What we talk about when we talk about "critical race theory," Part V: Why mainstream Democrats defend a model that attacks them
Here we are. "We," being the royal we. Regardless, when I introduced this series, the hook was the observation that mainstream liberals are paradoxically defending this thing called, "critical race theory," despite the fact that one of the central tenets of the actual thing called "critical race theory" is an excoriation of those same liberals. Sure, we might expect the extremists on the left to defend critical race theory, but why is it that the center-left is defending CRT? Once we see the ideological tension between mainstream liberalism of the LBJ/MLK/Obama variety, and the writings of Bell, Crenshaw, Williams et al., (see Part IV), how do we wind up with a situation in which those who are actually ideologically predisposed towards the former instead side with Bell et al.? Let's get into this.
When I introduced the series, I did it with a gimmick. An exam question: Define "critical race theory." Of course, the answer that the average news-consumer on the left might give is something about the history of racism and discrimination. Why? Because that's the defense of sarcasm-quotes "critical race theory" generally offered in the popular media, particularly left-leaning outlets. This leads to the following basic question. How many people actually bother to read law review articles?
The question answers itself.
Consequently, we have at least part of an answer. Frequently, when you see people respond defensively regarding critical race theory, they haven't actually read any of it. They have heard the "history of racism" defense repeated, like Trump's election lies, so frequently that it has simply become its own left-wing myth. There is the actual critical race theory, and then there is the thing that gets said publicly, and never the twain shall meet.
Two questions follow from this. Is there dishonesty among those who sell the "history of racism" line, and what kind of psychology is at work in the impulse to defend a scholarly body of work that nobody has read?
Is there dishonesty at work? This is a little difficult to assess. If you go on youtube and find videos of critical race theorists, they are usually pretty clear about what they think. It's just that what they think is... kinda out-there. But it is not difficult to find people peddling the "history of racism" line who should know better. The question is, do they? We cannot crawl inside their heads. There are plenty of lazy scholars. Yet, we can also distinguish between Kimberle Crenshaw and a hanger-on.
Crenshaw is an actual scholar. She wants people to read her work, and push her political agenda. Hence, you can go watch her speeches, interviews, etc., and she will be perfectly up-front about her arguments. It would not serve any of her goals to do otherwise because she wrote the stuff. She's the source. Yet, can we at least speculate on the potential existence of those who would like to obscure her more... let's say controversial claims?

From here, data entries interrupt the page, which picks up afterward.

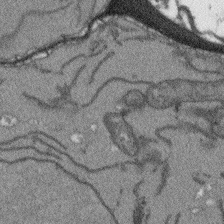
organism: Arabidopsis thaliana
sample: Root tip
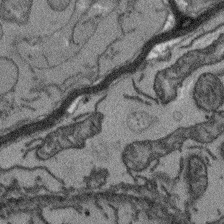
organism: Arabidopsis thaliana
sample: Root tip
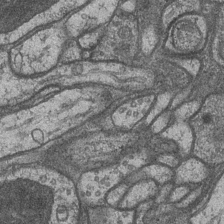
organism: Drosophila
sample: Optic medulla
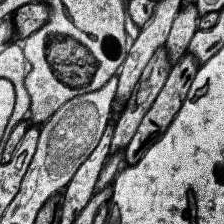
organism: Human
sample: Temporal Lobe
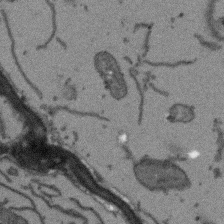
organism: Arabidopsis thaliana
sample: Root tip
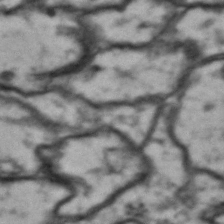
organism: Drosophila
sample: Brain
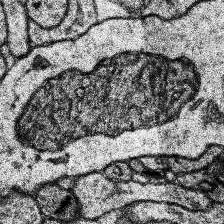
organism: Human
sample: Temporal Lobe
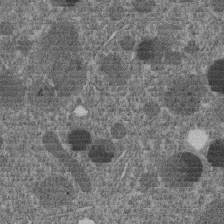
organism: C. elegans
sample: C. elegans embryo early stage
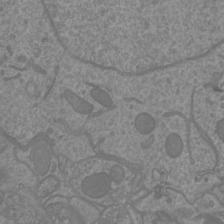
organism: Mouse
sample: Cortical neurons
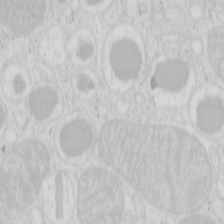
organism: Mouse
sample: Pancreas
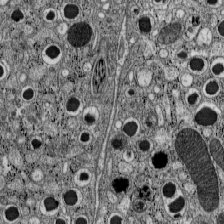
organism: C57BL Mouse
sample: Pancreatic islet
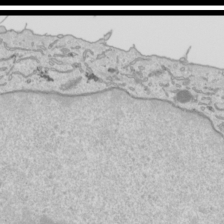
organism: Human
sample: Mitochondria in HCT116 cells
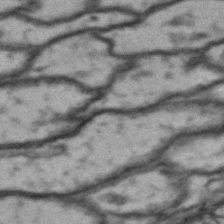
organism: Drosophila
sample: Brain
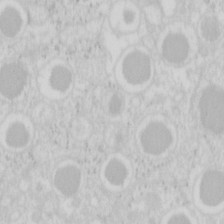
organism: Mouse
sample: Pancreas
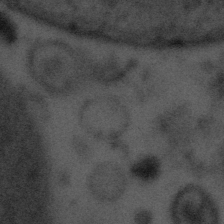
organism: Tuwongella immobilis
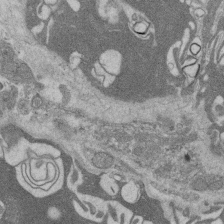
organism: Rat
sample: Salivary granule
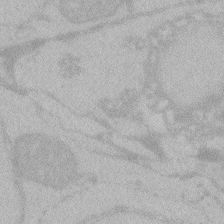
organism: Zebrafish
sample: Macrophage infected with Toxoplasma gondii
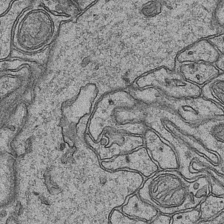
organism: Mouse
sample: CA1 Hippocampus
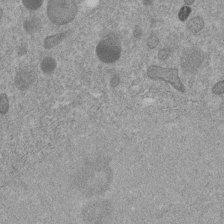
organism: C. elegans
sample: C. elegans embryo early stage
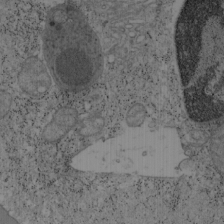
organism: Mouse
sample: OT-I killer T cells with ID8 ovarian cancer cells
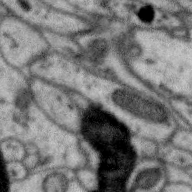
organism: Zebra finch
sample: Brain
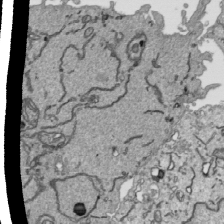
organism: Human
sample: Mitochondria in HCT116 cells
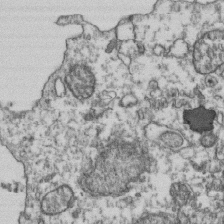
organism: Human
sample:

Yeah. Crenshaw, like other critical race theorists, will say in any given presentation that there's no such thing as neutrality. It's all a lie, and worse, a lie concocted to support the white-male racist patriarchy, and so forth. Crenshaw argues, therefore, that you must judge people on their race, sex, gender, etc., most importantly keeping in mind that any given intersectional identity has unique political and social implications that are not just the additive results of the component identities. That's Crenshaw, in a nutshell. But it means she's saying you must judge people on their race, sex, gender, etc. Gee... could... that... get... controversial anywhere?
Whatever you do, never judge anyone on the content of their character rather than the color of their skin! Yeah, Crenshaw and the rest? They really don't like Martin Luther King. You cannot have Martin Luther King, and critical race theory. MLK, or CRT. Pick one. You can't have both.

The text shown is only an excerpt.